C'est pour cela que le comité de rédaction avait été institué,
non pas pour la rédaction des choses importantes ( discours, projets
de résolutions, rapport général d'activités
du président du parti,p.e), mais pour faire la toilette des rapports
qui étaient souvent lus d'ailleurs dans une salle de congrès
en pleine somnolence !
Ce n'est donc pas de ce côté-là que je dois aller
situer mon entrée en politique. Il s'agissait d'une tâche
ponctuelle à laquelle on associait des enseignants, y compris
ceux qui continuaient d'être tenus en suspicion comme étant
des opposants " dormants ", comme on dirait aujourd'hui. Je
n'ai occupé aucune fonction politique pendant l'ère du
premier président du Cameroun. Celui-ci avait préféré me
maintenir dans mon milieu académique, malgré l'action sournoise
de tous ceux qui faisaient écrire des rapports m'accusant tout
le temps d'être l'instigateur des grèves des étudiants.
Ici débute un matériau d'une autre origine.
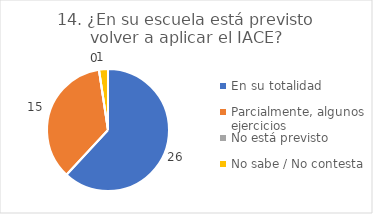
| Category | 14. ¿En su escuela está previsto volver a aplicar el IACE? |
|---|---|
| En su totalidad  | 0.619 |
| Parcialmente, algunos ejercicios  | 0.357 |
| No está previsto  | 0 |
| No sabe / No contesta | 0.024 |

A quel moment situer mon entrée en politique dans ma vie active
? Ce sera au début du premier mandat du président Biya.
Ce n'était pas par l'entremise d'une nomination à un quelconque
poste. Bien sûr, en Août 1984 , le président Biya
me nomme à la tête de l'institution universitaire de Douala
en qualité de directeur général de ce centre universitaire.
Mais ce n'était pas un poste politique. C'était plutôt
l'occasion de me permettre de tenir le poste de responsabilité académique
qui me manquait, à savoir celui de chef d'institution universitaire.
Voilà ! Je crois que mon entrée en politique s'est opérée à travers
une initiative personnelle que j'ai prise peu de temps après la
nomination de François Sengat Kuo dans les fonctions de Secrétaire
politique, donc de numéro 1 au sein du Secrétariat du Comité Central
de l'U.n.c. Nous sommes en Mars-Avril 1984 quand je prends l'initiative
de faire organiser en l'honneur de François Sengat Kuo, une grande
réception à Yaoundé par la communauté sawa
de Yaoundé. Peu de temps auparavant, j'avais eu vent de ce qu'il
souhaitait une telle chose, conscient qu'il était de la mauvaise
opinion que ses " frères " sawa avaient de lui, à partir
d'une réflexion qu'il aurait faite un jour, et selon laquelle
il ne devait sa position auprès d'Ahidjo à personne et
que seule " sa plume ", donc ses diplômes, lui auraient
valu d'être là où il était, à savoir
un très proche collaborateur du chef de l'Etat. Je réunis
donc quatre amis dans mon domicile de fonction de directeur de l'E.N.S.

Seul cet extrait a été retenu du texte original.